The special care we extend to the World Wide Web comes from a long tradition that democracies have of protecting their vital communications channels. We nurture and protect our information networks because they stand at the core of our economies, our democracies, and our cultural and personal lives. Of course, the imperative to assure the free flow of information has only grown given the global nature of the Internet and Web. As a Federal judge said in defense of freedom of expression on the Internet:

The Internet is a far more speech-enhancing medium than print, the village green, or the mails.... The Internet may fairly be regarded as a never-ending worldwide conversation.[1]

Therefore it is incumbent on all of us to understand what our role is in fostering continued growth, innovation, and vitality of the World Wide Web. I am gratified that the United States and many other democracies around the world have taken up this challenge. My hope today is to help you to explore the role this committee and this Congress has in building upon the great advances that are in store for the Web.

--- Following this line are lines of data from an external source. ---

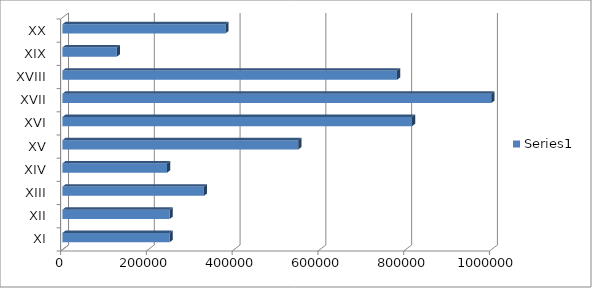
| Category | Series 0 |
|---|---|
| XI | 250000 |
| XII | 250000 |
| XIII | 330000 |
| XIV | 244000 |
| XV | 550000 |
| XVI | 815000 |
| XVII | 1000000 |
| XVIII | 780000 |
| XIX | 127000 |
| XX | 380000 |
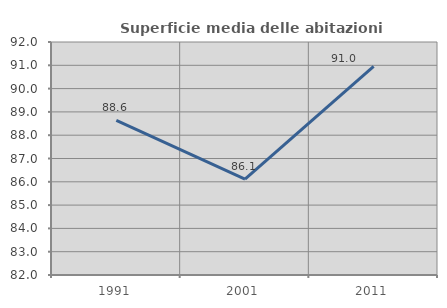
| Category | Superficie media delle abitazioni occupate |
|---|---|
| 1991.0 | 88.633 |
| 2001.0 | 86.119 |
| 2011.0 | 90.956 |
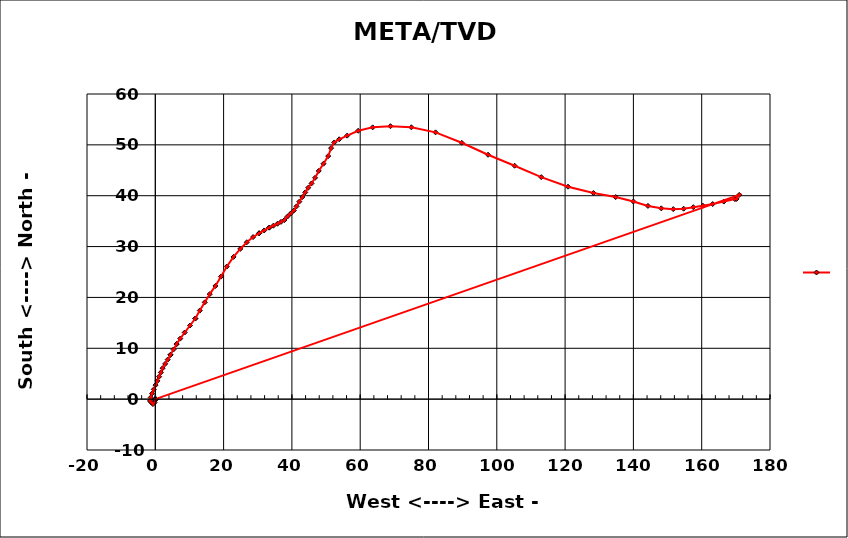
| Category | Series 0 |
|---|---|
| 0.0 | 0 |
| 0.0 | 0 |
| 0.013965185908719738 | -0.006 |
| 0.027930371817439476 | -0.012 |
| 0.041895557726159216 | -0.017 |
| 0.05586074363487896 | -0.023 |
| 0.0698259295435987 | -0.029 |
| 0.08379111545231845 | -0.035 |
| 0.09775630136103819 | -0.04 |
| 0.11172148726975793 | -0.046 |
| -0.2058657351733637 | -0.683 |
| -0.702585359210208 | -0.97 |
| -1.1266549915286492 | -0.662 |
| -1.5507246238470904 | -0.354 |
| -1.3293430640074384 | 0.328 |
| -0.964270823102273 | 1.093 |
| -0.4439738167978182 | 1.926 |
| 0.07632318950663652 | 2.758 |
| 0.5966201958110913 | 3.591 |
| 1.116917202115546 | 4.423 |
| 1.6372142084200008 | 5.256 |
| 2.1575112147244555 | 6.089 |
| 2.8879303756338577 | 6.929 |
| 3.61834953654326 | 7.769 |
| 4.440369485261798 | 8.715 |
| 4.440369485261798 | 8.715 |
| 5.343174369826439 | 9.772 |
| 6.24597925439108 | 10.829 |
| 6.24597925439108 | 10.829 |
| 7.304229898974679 | 11.906 |
| 8.615191164608094 | 13.107 |
| 10.164916974648698 | 14.478 |
| 11.714642784689302 | 15.849 |
| 11.714642784689302 | 15.849 |
| 13.031951343151459 | 17.419 |
| 14.485911561799153 | 19.034 |
| 15.939871780446847 | 20.649 |
| 17.607116673360316 | 22.259 |
| 19.2316854145299 | 24.095 |
| 20.953943419207263 | 26.076 |
| 22.907445994144563 | 27.963 |
| 24.884707814833817 | 29.536 |
| 26.796738712763464 | 30.85 |
| 28.633137365498065 | 31.868 |
| 30.401749088444532 | 32.618 |
| 30.401749088444532 | 32.618 |
| 31.880734856752994 | 33.171 |
| 33.359720625061456 | 33.724 |
| 33.359720625061456 | 33.724 |
| 34.56484107338131 | 34.104 |
| 35.76996152170116 | 34.484 |
| 36.80578214063005 | 34.851 |
| 37.84160275955894 | 35.218 |
| 38.701570916138195 | 35.902 |
| 39.64351408773934 | 36.502 |
| 40.58545725934049 | 37.102 |
| 41.36309386191648 | 37.907 |
| 42.18225708942178 | 38.833 |
| 43.04560835332796 | 39.743 |
| 43.90895961723413 | 40.653 |
| 44.77231088114031 | 41.563 |
| 45.75884144203979 | 42.42 |
| 46.792233331551316 | 43.528 |
| 47.86090270063745 | 44.872 |
| 49.255174956063215 | 46.291 |
| 50.6328645244252 | 47.794 |
| 51.48060175141947 | 49.355 |
| 52.39655915575865 | 50.467 |
| 53.85248959425663 | 51.1 |
| 56.18951107819585 | 51.814 |
| 59.41858134395589 | 52.771 |
| 63.65588084225032 | 53.442 |
| 68.8607191515023 | 53.669 |
| 74.98193716470824 | 53.455 |
| 82.07164696107604 | 52.459 |
| 89.73413164183248 | 50.406 |
| 97.43159080145863 | 48.052 |
| 105.20813581257899 | 45.896 |
| 113.02274795172578 | 43.655 |
| 120.85814150887275 | 41.774 |
| 128.28981939554703 | 40.53 |
| 134.8079664830994 | 39.73 |
| 139.99734487529506 | 38.861 |
| 144.25320093071377 | 37.996 |
| 148.16857270360546 | 37.515 |
| 151.66543503568843 | 37.362 |
| 154.71109678437554 | 37.442 |
| 157.53103043686923 | 37.738 |
| 160.35096408936292 | 38.035 |
| 163.2206382457788 | 38.362 |
| 166.47576166213582 | 38.848 |
| 169.73088507849286 | 39.335 |
| 170.2011145672681 | 39.372 |
| 170.99193655458248 | 40.162 |
| 0.0 | 0 |

I. Foundations of the World Wide Web

The success of the World Wide Web, itself built on the open Internet, has depended on three critical factors:

1) unlimited links from any part of the Web to any other;
2) open technical standards as the basis for continued growth of innovation applications; and
3) separation of network layers, enabling independent innovation for network transport, routing and information applications.

Today these characteristics of the Web are easily overlooked as obvious, self-maintaining, or just unimportant. All who use the Web to publish or access information take it for granted that any Web page on the planet will be accessible to anyone who has an Internet connection, regardless whether it is over a dialup modem or a high speed multi-megabit per second digital access line. The last decade has seen so many new eCommerce startups, some of which have formed the foundations of the new economy, that we now expect that the next blockbuster Web site or the new homepage for your kid's local soccer team will just appear on the Web without any difficulty.

Today I will speak primarily about the World Wide Web. I hesitate to point out that the Web is just one of the many applications that run on top of the Internet. As with other Internet applications such as email, instant messaging, and voice over IP, the Web would have been impossible to create without the Internet itself operating as an open platform. [2]

A. Universal linking: Anyone can connect to anyone, any page can link to any page

How did the Web grow from nothing to the scale it is at today? From a technical perspective, the Web is a large collection of Web pages (written in the standard HTML format), linked to other pages (with the linked documents named using the URI standard), and accessed over the Internet (using the HTTP network protocol). In simple terms, the Web has grown because it's easy to write a Web page and easy to link to other pages. The story of the growth of the World Wide Web can be measured by the number of Web pages that are published and the number of links between pages. Starting with one page and one site just about 15 years ago, there are now over 100,000,000 web sites[3] with an estimated over 8 billion publicly accessible pages as of 2005. What makes it easy to create links from one page to another is that there is no limit to the number of pages or number of links possible on the Web. Adding a Web page requires no coordination with any central authority, and has an extremely low, often zero, additional cost. What's more, the protocol that allows us to follow these links (HTTP) is a non-discriminatory protocol. It allows us to follow any link at all, regardless of content or ownership. So, because its so easy to write a Web page, link to another page, and follow these links around, people have done a lot of this. Adding a page provides content, but adding a link provide the organization, structure and endorsement to information on the Web which turn the content as a whole into something of great value.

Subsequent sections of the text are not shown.